В случае с Мариной, ситуация формировалась следующим образом. Ее мама вышла замуж по расчету и родила, чтобы удержать мужа. Он хотел ребенка, но еще больше хотел свободы и независимости. Ребенок не сумел его удержать и отец довольно быстро создал параллельную семью, куда в итоге и перебрался. Мама Марины была глубоко разочарована, «материнский проект» завершился, не принеся никаких дивидендов. О любви, заботе и ласке речи не шло. Ребенок обучился быть незаметным, занимать как можно меньше места, говорить очень тихим голосом. Дочь подолгу аккуратно носила одну и ту же одежду, не просила новых игрушек, была неприхотлива в еде. Ребенок-привидение, который не справился со своей миссией и теперь старается быть незаметным в обмен на мамину редкую похвалу (или хотя бы отсутствие придирок). В других условиях он был бы, возможно, активным, веселым, подвижным, но в этой конкретной семейной системе он убирает свою энергию в шкафчик и целыми днями занимается тихими играми. Его поведение – это сувенир для мамы, чтобы ей было приятно. Слепленный, склеенный из самого себя. Самая дорогая поделка на свете.
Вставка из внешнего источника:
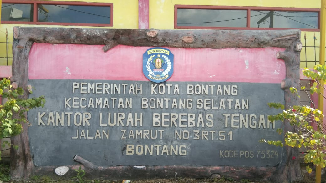 Kantor Kelurahan Berebas Tengah
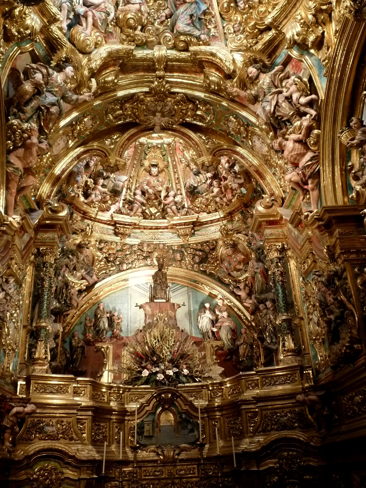 Església de Sant Llorenç de Morunys: retaule de la Mare de Déu dels Colls
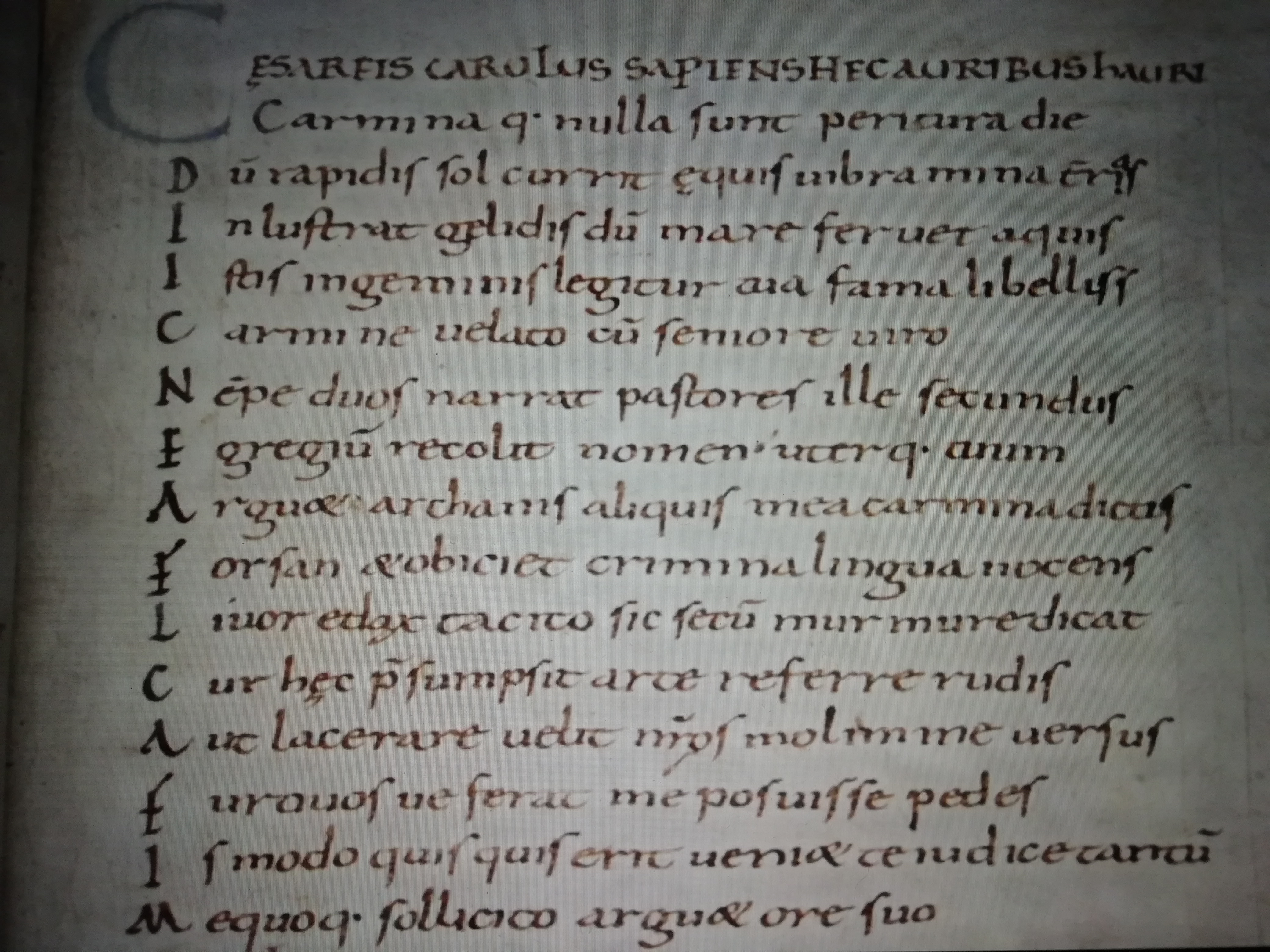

Другой важный признак «сувенирности» – незавершенность, невозможность выстроить окончательно баланс между «брать» и «давать». Ребенок все время будет получать меньше, чем вложился. Это будет озвучиваться громко, четко, чтобы у него не было даже иллюзий, что он справился, что он молодец. Например, Марина рассказывает: «Мама никогда не была довольна, хотя я вела себя очень тихо, была самостоятельной и неприхотливой. Вечерами я была предоставлена самой себе до того момента, как мама входила во двор. За то время, что она поднималась в квартиру, нужно было повесить на телевизор вязаную салфетку, закрывавшую экран, убрать с пола все игрушки и поставить книжки обратно на полки. Кровать должна была быть заправленной и на ней не должно было оставаться вмятин. Мама сердилась, если замечала, что я без нее валялась на кровати. Ключи от дома должны были висеть на специальном крючке возле двери. У меня в голове был список того, что надо проверить, но мама регулярно добавляла в него еще что-нибудь. Порядок и пятерки воспринимались ей, как что-то естественное, а любая деталь типа незакрытой дверцы шкафа вызывала в ней приступ гнева».

РАЗВИТИЕ
Хорошо сработав один раз, этот прием – предоставить другому то, в чем он нуждается, взяв взамен внимание – начинается применяться и в других пространствах. Одногруппникам в детском саду, одноклассникам, друзьям и коллегам могут доставаться «сувениры» поскромнее, но сам механизм от этого не меняется. Возможно, человек обнаруживает, что есть универсальные доры, которые подходят многим. Например, стать душой компании или быть всегда готовым помочь, безотказным, сочувствующим. Для близких и важных людей черты собственной личности подравниваются, шлифуются, кроятся с особенной тщательностью. Затрагиваются даже такие прочные, казалось бы, прочные и незыблемые вещи, как темп и скорость движений. Человек приучает себя двигаться быстрее или медленнее в зависимости от ожиданий и нужд тех, кто ему важен и нужен. К взрослому возрасту от него самого остается совсем немного, самая малость. Остальное представляет из себя лоскутное одеяло из разных, не согласованных между собой и нередко противоречащих друг другу особенностей. Если собрать в комнате его знакомых и попросить их написать психологический портрет, у вас получится образ удобной и хорошей девочки – гладкий, как морская галька. А близкие люди, к которым ей приходилось себя подстраивать, могут, наоборот, рассказывать о каком-то монстре, с которым невозможно иметь дела. Это несовпадение связано с тем, что с каждым из своего близкого круга человек, раздающий сувениры, контактирует только той частью, которую он для него из себя скроил. Совокупность внимания, тепла и поддержки, которую он за это получает, настолько недостаточна, что он едва балансирует на грани эмоционального «голода».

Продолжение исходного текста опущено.